* [Input material]:
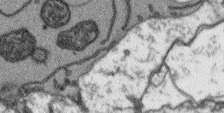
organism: Arabidopsis thaliana
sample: Root tip
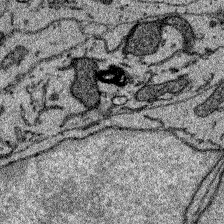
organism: Zebrafish
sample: Larval olfactory bulb
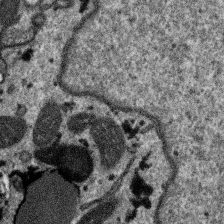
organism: Human
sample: Lung epithelial cells infected with SARS-CoV-2
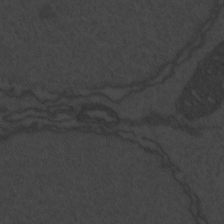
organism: Zebrafish
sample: Macrophage infected with Toxoplasma gondii
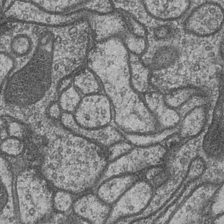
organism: Drosophila
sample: Optic medulla
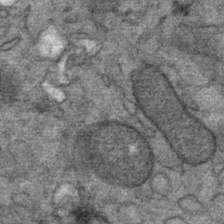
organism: Mouse
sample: Mouse Salivary gland
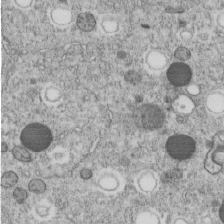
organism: C. elegans
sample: C. elegans embryo early stage
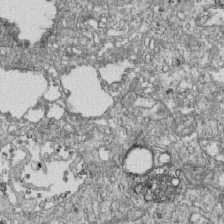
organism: Human
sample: HeLa cell HIV synapse
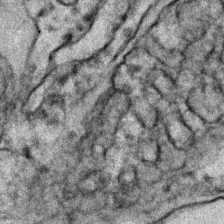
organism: Zebrafish
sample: Zebrafish embryo
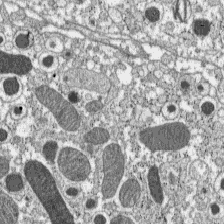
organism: C57BL Mouse
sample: Pancreatic islet
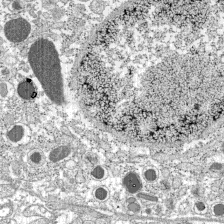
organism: C57BL Mouse
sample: Pancreatic islet
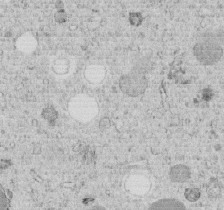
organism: C. elegans
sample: C. elegans embryo early stage
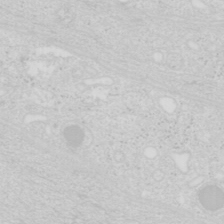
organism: Mouse
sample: Pancreas
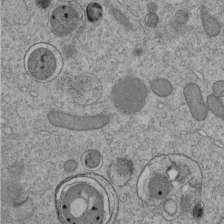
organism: C. elegans
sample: C. elegans embryo early stage
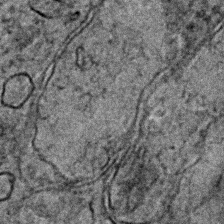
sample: Trachea
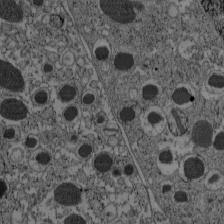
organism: C57BL Mouse
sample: Pancreatic islet
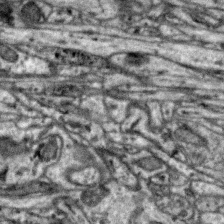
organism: Zebra finch
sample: Brain
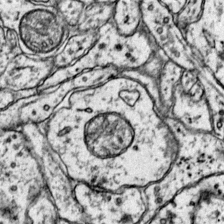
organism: Mouse
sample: Primary visual cortex
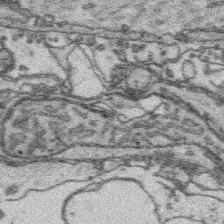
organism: Platynereis dumerilii
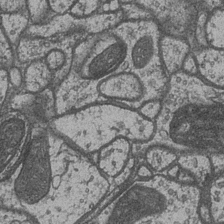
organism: Drosophila
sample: Optic medulla
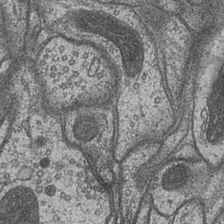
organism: Drosophila
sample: Optic medulla
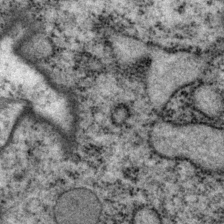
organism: P. pacificus
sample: Pharynx
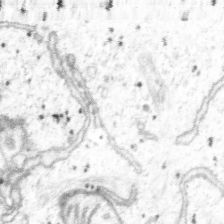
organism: Human
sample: HeLa cells
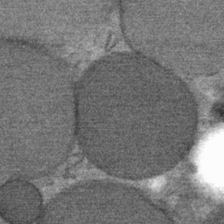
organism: Mouse
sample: Mouse Salivary gland
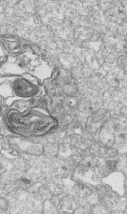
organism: Human
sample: HeLa cell HIV synapse
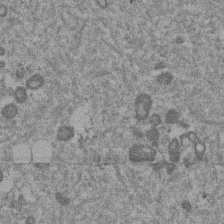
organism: Mouse
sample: Dividing mouse embryo 1 cell stage
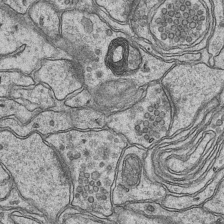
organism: Mouse
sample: CA1 Hippocampus
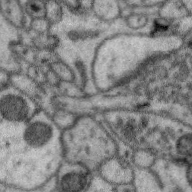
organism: Zebra finch
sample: Brain
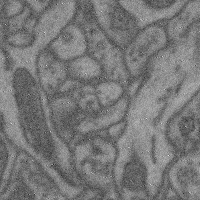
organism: Mouse
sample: Cerebral cortex
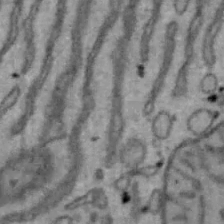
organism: Mouse
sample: Liver
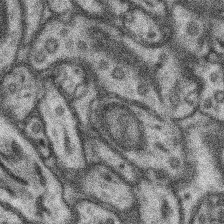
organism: Mouse
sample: Somatosensory cortex neuropil
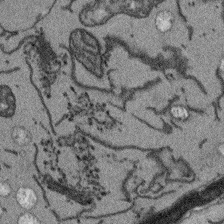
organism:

* [To do]: Set down all the lines above exactly as they appear, with no pictures.

* [Response box]:
organism: Arabidopsis thaliana
sample: Root tip
organism: Zebrafish
sample: Larval olfactory bulb
organism: Human
sample: Lung epithelial cells infected with SARS-CoV-2
organism: Zebrafish
sample: Macrophage infected with Toxoplasma gondii
organism: Drosophila
sample: Optic medulla
organism: Mouse
sample: Mouse Salivary gland
organism: C. elegans
sample: C. elegans embryo early stage
organism: Human
sample: HeLa cell HIV synapse
organism: Zebrafish
sample: Zebrafish embryo
organism: C57BL Mouse
sample: Pancreatic islet
organism: C57BL Mouse
sample: Pancreatic islet
organism: C. elegans
sample: C. elegans embryo early stage
organism: Mouse
sample: Pancreas
organism: C. elegans
sample: C. elegans embryo early stage
sample: Trachea
organism: C57BL Mouse
sample: Pancreatic islet
organism: Zebra finch
sample: Brain
organism: Mouse
sample: Primary visual cortex
organism: Platynereis dumerilii
organism: Drosophila
sample: Optic medulla
organism: Drosophila
sample: Optic medulla
organism: P. pacificus
sample: Pharynx
organism: Human
sample: HeLa cells
organism: Mouse
sample: Mouse Salivary gland
organism: Human
sample: HeLa cell HIV synapse
organism: Mouse
sample: Dividing mouse embryo 1 cell stage
organism: Mouse
sample: CA1 Hippocampus
organism: Zebra finch
sample: Brain
organism: Mouse
sample: Cerebral cortex
organism: Mouse
sample: Liver
organism: Mouse
sample: Somatosensory cortex neuropil
organism:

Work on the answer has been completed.